United States District Court, D. Oregon, Portland Division

November 20, 2018

MAX ZWEIZIG, Plaintiff,
v.
NORTHWEST DIRECT TELESERVICES; INC., NORTHWEST DIRECT MARKETING OF OREGON, INC, ; TIMOTHY ROTE; NORTHWEST DIRECT MARKETING DELAWARE, INC.; NORTHWEST DIRECT OF IOWA, INC.; ROTE ENTERPRISES, LLC; and NORTHWEST DIRECT MARKETING, INC.; Defendants.

          OPINION & ORDER

          MARCO A. HERNÁNDEZ UNITED STATES DISTRICT JUDGE

         Joel Christiansen VOGELE & CHRISTIANSEN 812 N.W. 17th Avenue Portland, OR 97209 Attorney for Plaintiff Timothy Rote 24790 SW Big Fir Road West Linn, OR 97068 Pro Se Defendant HERNÁNDEZ, District Judge:

         Plaintiff Max Zweizig brought this retaliation claim against Defendants Northwest Direct Teleservices, Inc., Northwest Direct Marketing of Oregon, Inc., Timothy Rote, Northwest Direct Marketing (Delaware), Inc., Northwest Direct of Iowa, Inc., Rote Enterprises, LLC, and Northwest Direct Marketing, Inc. Currently pending before this Court are Defendant Rote's Objection to Plaintiff's Proposed Form of Judgment, Motion for Stay, and Motion for Relief from the Court's Anti-SLAPP Order dismissing Defendant's counterclaims. The Court denies Defendant's Motions.

         BACKGROUND

         Plaintiff is the former IT director of Defendant Northwest Direct Teleservices, Inc. Defendant Rote (“Defendant”) is the former executive of Defendant NDT and the other business entities involved in this case. Because they were unrepresented, all the business entities in this case have defaulted. The claims against Defendant Rote, however, proceeded to a two-day jury trial on January 16 and 17, 2018. The jury returned a verdict for Plaintiff and awarded him $1, 000, 000 in noneconomic damages. On July 25, 2018, the Court denied Defendant Rote's motion to set aside the judgment but found that Plaintiff's noneconomic damages were capped pursuant to Oregon law. O&O, ECF 228. Defendant Rote subsequently filed the present motions. Judgment has not yet been entered in this case.

         DISCUSSION

         I. Motion for Relief from Order

         Defendant's “Motion for Relief from Order, ” though styled as a relief from the judgment, is more appropriately characterized as a motion for reconsideration. A motion for reconsideration should not be the occasion to tender new legal theories for the first time, but rather should serve to correct manifest errors of law or fact or to present newly discovered evidence. Publishers Res., Inc. v. Walker-Davis Publ'ns, Inc., 762 F.2d 557, 561 (7th Cir. 1985); see also Maljack Prod., Inc. v. Goodtimes Home Video Corp., 81 F.3d 881, 888 (9th Cir. 1996) (new facts or law may warrant reconsideration); Backlund v. Barnhart, 778 F.2d 1386, 1388 (9th Cir. 1985) (motion for reconsideration of summary judgment order properly denied where “it presented no arguments that had not already been raised in opposition to summary judgment”). Thus, “[r]econsideration is appropriate if the district court (1) is presented with newly discovered evidence, (2) committed clear error or the initial decision was manifestly unjust, or (3) if there is an intervening change in controlling law.” School Dist. No. 1J v. AcandS, Inc., 5 F.3d 1255, 1263 (9th Cir. 1993).

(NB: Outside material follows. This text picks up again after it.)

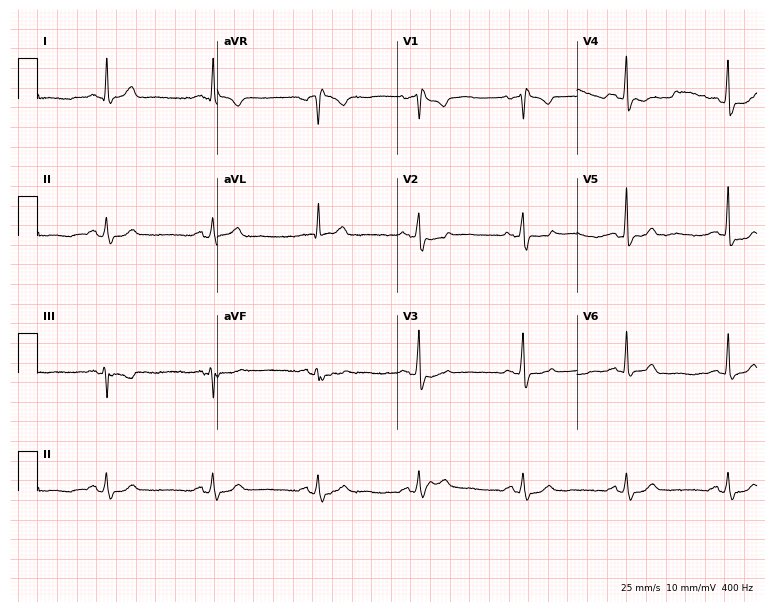
12-lead ECG from a female patient, 62 years old (7.3-second recording at 400 Hz). No first-degree AV block, right bundle branch block (RBBB), left bundle branch block (LBBB), sinus bradycardia, atrial fibrillation (AF) or sinus tachycardia recorded for this tracing.
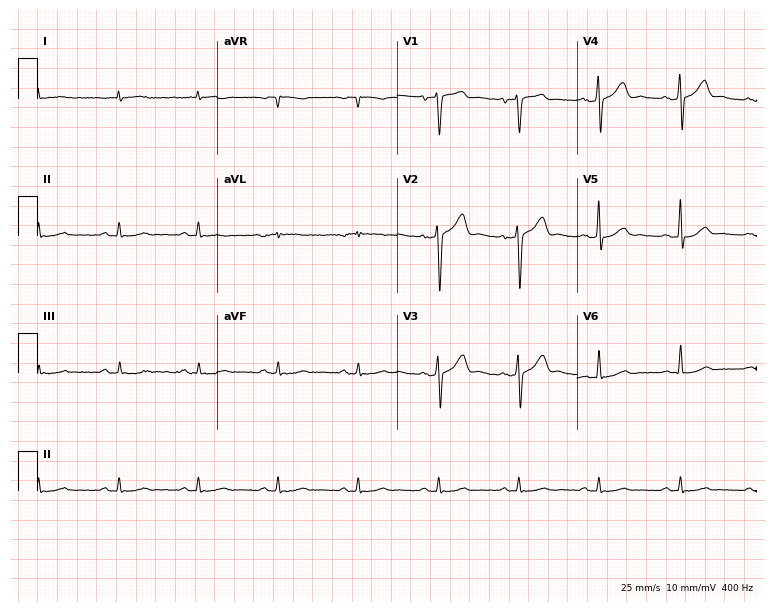
Electrocardiogram (7.3-second recording at 400 Hz), a male patient, 55 years old. Of the six screened findings (first-degree AV block, right bundle branch block (RBBB), left bundle branch block (LBBB), sinus bradycardia, atrial fibrillation (AF), sinus tachycardia), none is recorded. Only these six findings were labelled.

         Defendant argues that the Court should reconsider its September 2016 Opinion & Order granting Plaintiff's motion to strike Defendant's counterclaims under Oregon's anti-SLAPP statute. He specifically points to a 2018 opinion from the Ninth Circuit that clarified the proper procedures to be used when analyzing anti-SLAPP motions in federal court. There, the Ninth Circuit noted that under California's anti-SLAPP statute:[1]

Once it is determined that an act in furtherance of protected expression is being challenged, the plaintiff must show a “reasonable probability” of prevailing in its claims for those claims to survive dismissal. To do this, the plaintiff must demonstrate that “the complaint is legally sufficient and supported by a prima facie showing of the facts to sustain a favorable judgment if the evidence submitted by plaintiff is credited.”

Planned Parenthood Fed. of Am., Inc. v. Ctr. for Med. Progress, LLC, 890 F.3d 828, 833 (9th Cir. 2018) (internal citations omitted). The court went on to discuss the extent to which these anti-SLAPP provisions are consistent with the Federal Rules of Civil Procedure. Id. Ultimately, it found that the anti-SLAPP provision “require[ed] a presentation of evidence without accompanying discovery . . . improperly transform[ing] the motion to strike under the anti-SLAPP law into a motion for summary judgment without any of the procedural safeguards.” Id. at 833-34. This would effectively allow state law to “usurp the federal rules.” Id. at 834. Thus, the circuit court determined that “when an anti-SLAPP motion to strike challenges only the legal sufficiently of a claim, ” the court should apply the standards applicable to motions under Fed.R.Civ.P. 12(b)(6). Alternatively, where the motion challenges the factual sufficiency of a claim, the summary judgment standard under Fed.R.Civ.P. 56 applies and “discovery must be allowed.” Id.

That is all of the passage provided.